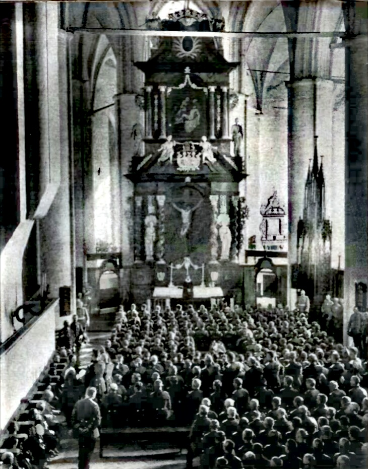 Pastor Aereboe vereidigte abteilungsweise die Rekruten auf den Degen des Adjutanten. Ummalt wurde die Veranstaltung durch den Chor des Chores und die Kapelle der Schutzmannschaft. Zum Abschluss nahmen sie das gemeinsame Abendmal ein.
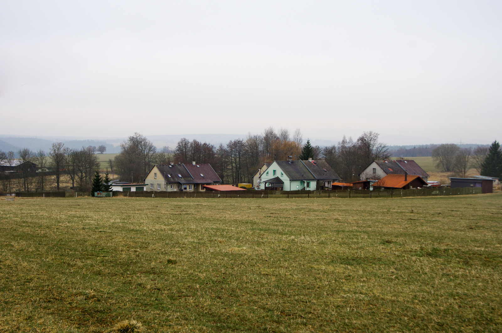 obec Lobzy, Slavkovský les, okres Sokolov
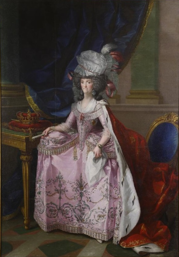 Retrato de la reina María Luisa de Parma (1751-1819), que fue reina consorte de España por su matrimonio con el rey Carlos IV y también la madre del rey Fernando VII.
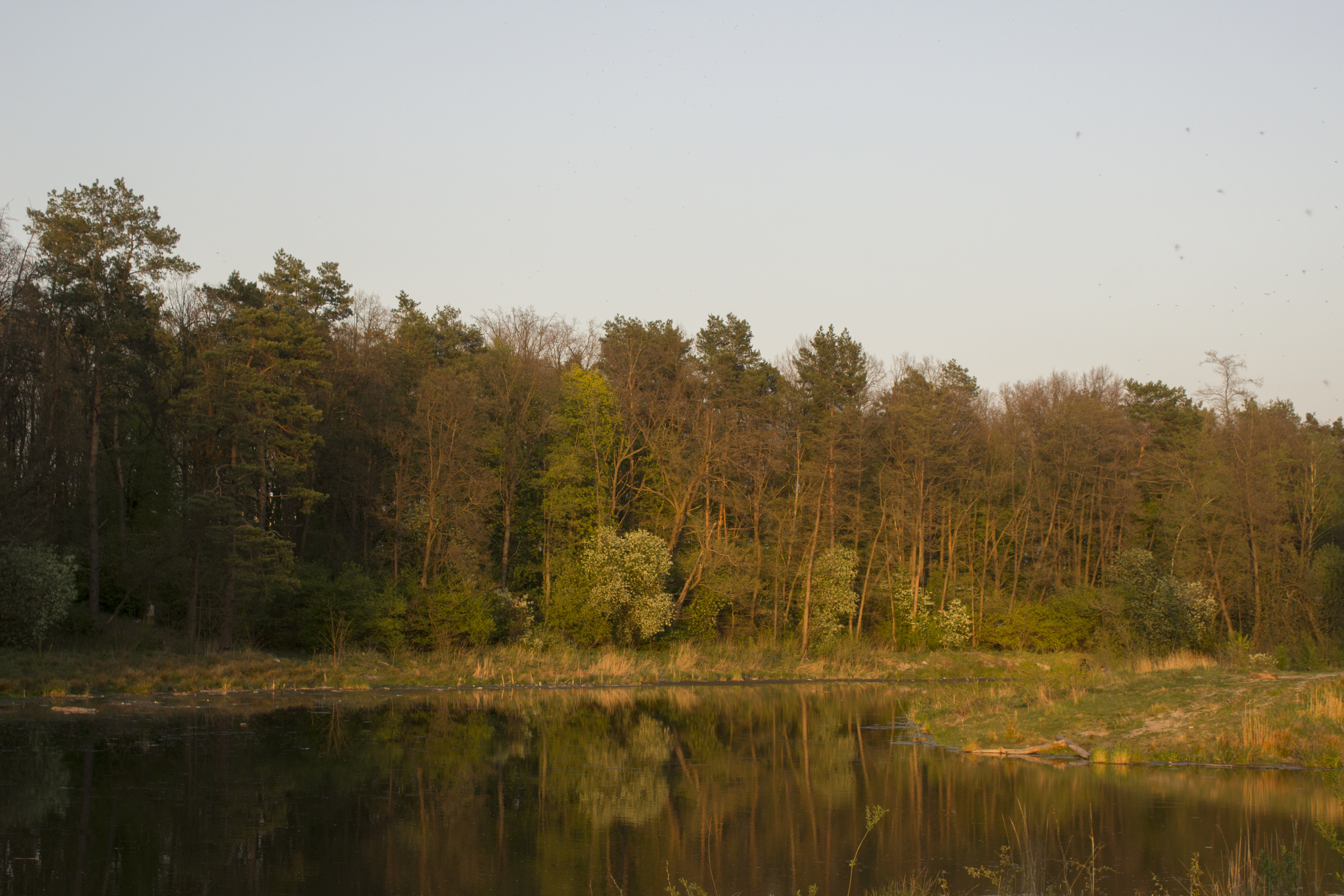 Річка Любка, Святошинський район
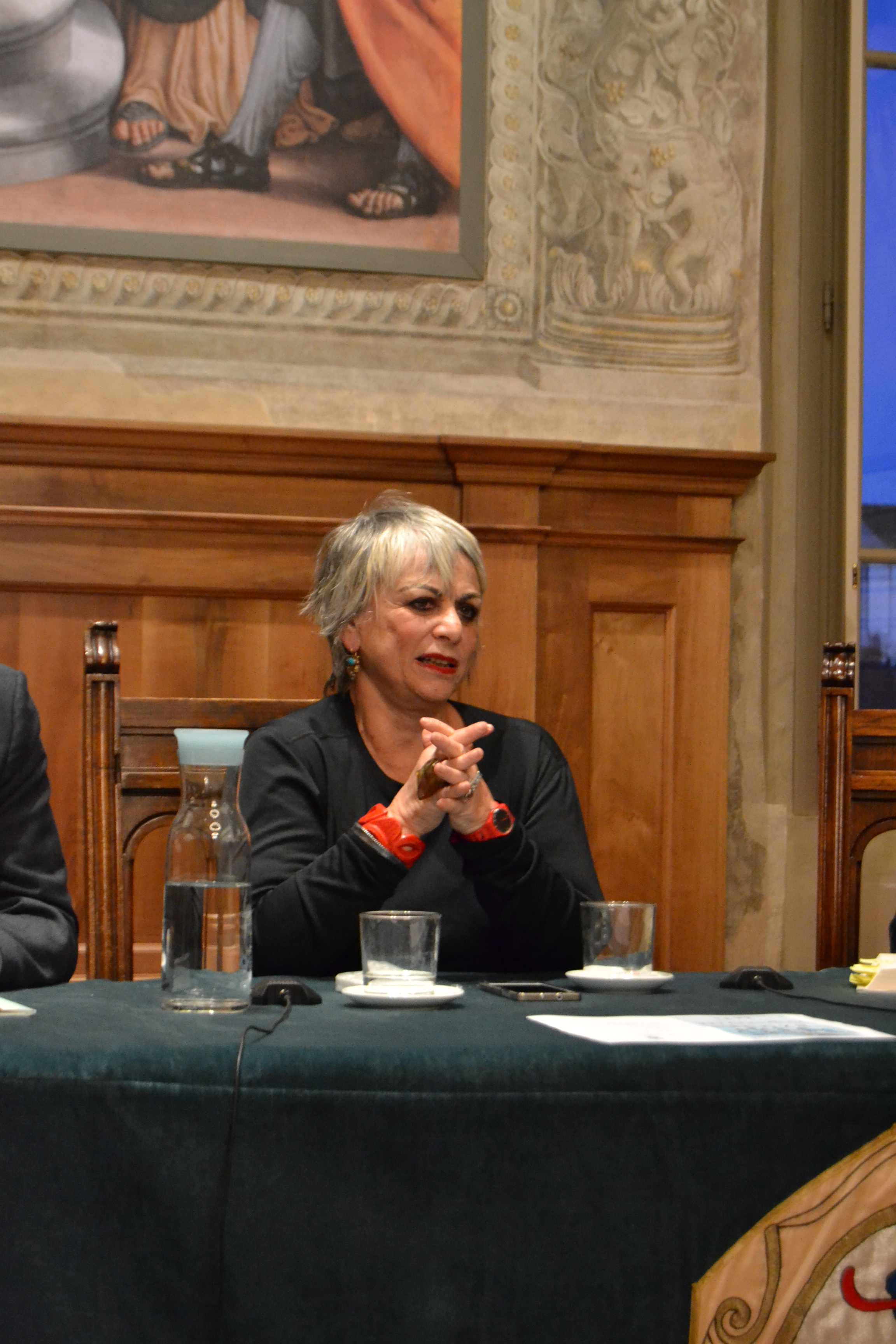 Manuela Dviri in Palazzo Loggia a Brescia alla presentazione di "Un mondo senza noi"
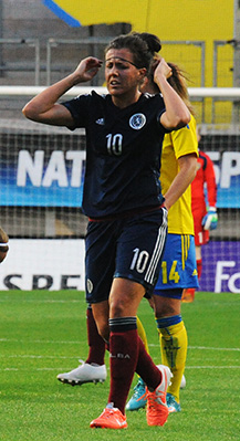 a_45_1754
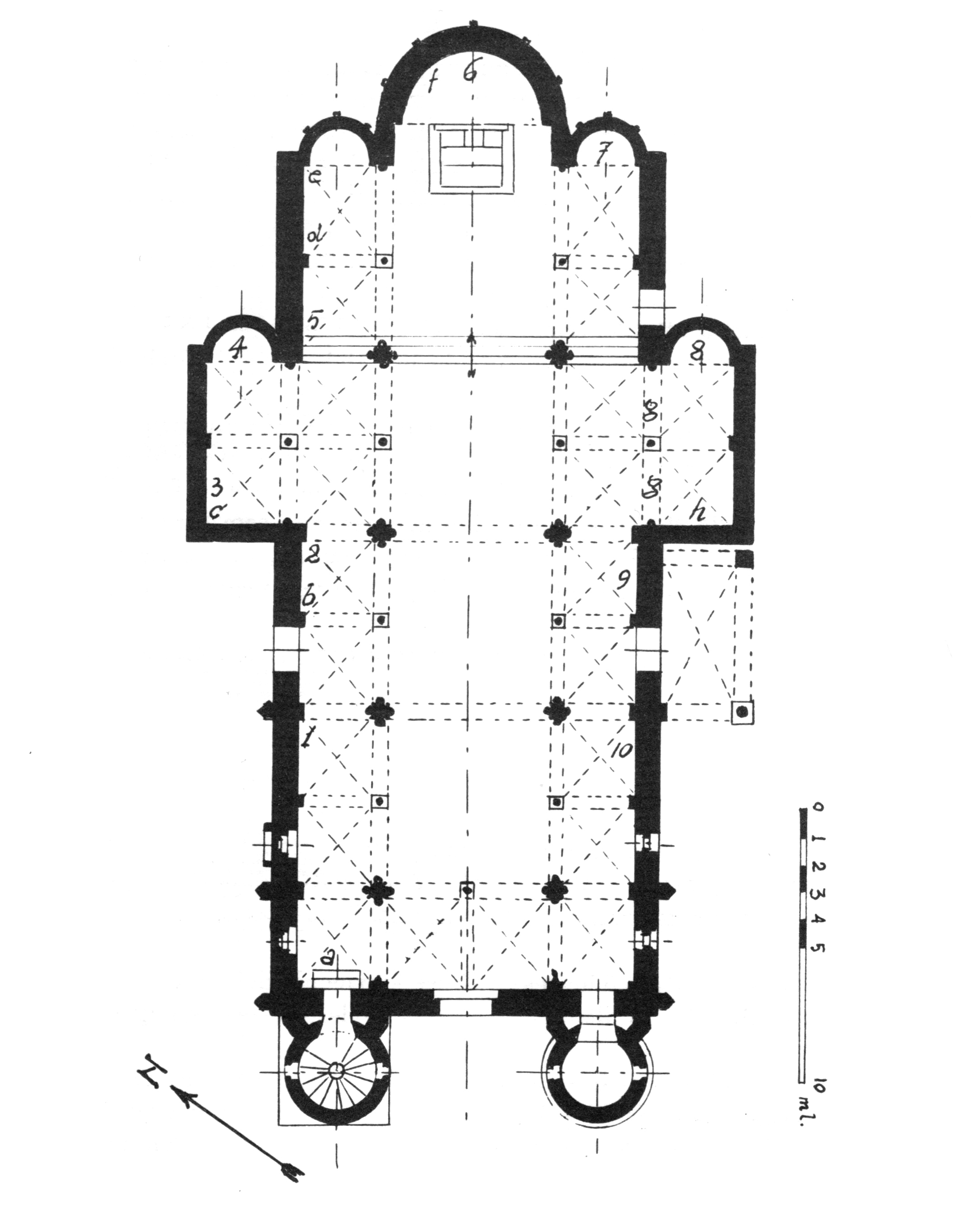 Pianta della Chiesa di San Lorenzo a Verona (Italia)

WORK TASK. Leaving the pictures aside, output each entry above exactly as written.

TASK RESULT.
 Pastor Aereboe vereidigte abteilungsweise die Rekruten auf den Degen des Adjutanten. Ummalt wurde die Veranstaltung durch den Chor des Chores und die Kapelle der Schutzmannschaft. Zum Abschluss nahmen sie das gemeinsame Abendmal ein.
 obec Lobzy, Slavkovský les, okres Sokolov
 Retrato de la reina María Luisa de Parma (1751-1819), que fue reina consorte de España por su matrimonio con el rey Carlos IV y también la madre del rey Fernando VII.
 Річка Любка, Святошинський район
 Manuela Dviri in Palazzo Loggia a Brescia alla presentazione di "Un mondo senza noi"
 a_45_1754
 Pianta della Chiesa di San Lorenzo a Verona (Italia)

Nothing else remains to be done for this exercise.